### What to do
Each line below must be written out exactly as shown.

### Supplied information

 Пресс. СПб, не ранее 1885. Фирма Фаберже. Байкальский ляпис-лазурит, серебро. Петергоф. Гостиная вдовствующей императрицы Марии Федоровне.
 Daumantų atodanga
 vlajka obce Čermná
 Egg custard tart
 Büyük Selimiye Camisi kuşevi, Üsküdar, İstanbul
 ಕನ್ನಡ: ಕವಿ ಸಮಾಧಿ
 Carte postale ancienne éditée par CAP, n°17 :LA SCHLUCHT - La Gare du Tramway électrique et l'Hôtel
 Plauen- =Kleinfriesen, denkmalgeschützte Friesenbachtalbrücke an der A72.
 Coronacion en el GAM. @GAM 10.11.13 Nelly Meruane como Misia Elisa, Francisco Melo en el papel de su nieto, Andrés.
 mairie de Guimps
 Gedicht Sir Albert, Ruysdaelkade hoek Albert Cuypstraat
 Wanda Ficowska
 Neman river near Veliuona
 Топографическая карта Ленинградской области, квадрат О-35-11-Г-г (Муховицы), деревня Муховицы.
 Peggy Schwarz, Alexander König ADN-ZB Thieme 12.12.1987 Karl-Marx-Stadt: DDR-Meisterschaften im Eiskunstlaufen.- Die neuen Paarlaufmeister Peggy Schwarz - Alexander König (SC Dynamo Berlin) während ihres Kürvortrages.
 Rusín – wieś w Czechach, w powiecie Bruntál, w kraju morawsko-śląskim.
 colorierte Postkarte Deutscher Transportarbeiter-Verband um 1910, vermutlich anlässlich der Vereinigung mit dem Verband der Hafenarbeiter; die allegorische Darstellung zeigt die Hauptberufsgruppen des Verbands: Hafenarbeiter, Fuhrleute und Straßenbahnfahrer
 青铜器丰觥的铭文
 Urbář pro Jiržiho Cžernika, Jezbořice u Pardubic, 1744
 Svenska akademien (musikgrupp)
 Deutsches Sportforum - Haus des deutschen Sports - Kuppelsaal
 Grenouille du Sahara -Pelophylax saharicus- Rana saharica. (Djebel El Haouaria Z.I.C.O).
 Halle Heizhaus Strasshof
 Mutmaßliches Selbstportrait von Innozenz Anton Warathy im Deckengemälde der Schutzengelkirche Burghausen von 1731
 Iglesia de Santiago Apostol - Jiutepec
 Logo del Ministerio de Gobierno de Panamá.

### Answer for this exercise
 Пресс. СПб, не ранее 1885. Фирма Фаберже. Байкальский ляпис-лазурит, серебро. Петергоф. Гостиная вдовствующей императрицы Марии Федоровне.
 Daumantų atodanga
 vlajka obce Čermná
 Egg custard tart
 Büyük Selimiye Camisi kuşevi, Üsküdar, İstanbul
 ಕನ್ನಡ: ಕವಿ ಸಮಾಧಿ
 Carte postale ancienne éditée par CAP, n°17 :LA SCHLUCHT - La Gare du Tramway électrique et l'Hôtel
 Plauen- =Kleinfriesen, denkmalgeschützte Friesenbachtalbrücke an der A72.
 Coronacion en el GAM. @GAM 10.11.13 Nelly Meruane como Misia Elisa, Francisco Melo en el papel de su nieto, Andrés.
 mairie de Guimps
 Gedicht Sir Albert, Ruysdaelkade hoek Albert Cuypstraat
 Wanda Ficowska
 Neman river near Veliuona
 Топографическая карта Ленинградской области, квадрат О-35-11-Г-г (Муховицы), деревня Муховицы.
 Peggy Schwarz, Alexander König ADN-ZB Thieme 12.12.1987 Karl-Marx-Stadt: DDR-Meisterschaften im Eiskunstlaufen.- Die neuen Paarlaufmeister Peggy Schwarz - Alexander König (SC Dynamo Berlin) während ihres Kürvortrages.
 Rusín – wieś w Czechach, w powiecie Bruntál, w kraju morawsko-śląskim.
 colorierte Postkarte Deutscher Transportarbeiter-Verband um 1910, vermutlich anlässlich der Vereinigung mit dem Verband der Hafenarbeiter; die allegorische Darstellung zeigt die Hauptberufsgruppen des Verbands: Hafenarbeiter, Fuhrleute und Straßenbahnfahrer
 青铜器丰觥的铭文
 Urbář pro Jiržiho Cžernika, Jezbořice u Pardubic, 1744
 Svenska akademien (musikgrupp)
 Deutsches Sportforum - Haus des deutschen Sports - Kuppelsaal
 Grenouille du Sahara -Pelophylax saharicus- Rana saharica. (Djebel El Haouaria Z.I.C.O).
 Halle Heizhaus Strasshof
 Mutmaßliches Selbstportrait von Innozenz Anton Warathy im Deckengemälde der Schutzengelkirche Burghausen von 1731
 Iglesia de Santiago Apostol - Jiutepec
 Logo del Ministerio de Gobierno de Panamá.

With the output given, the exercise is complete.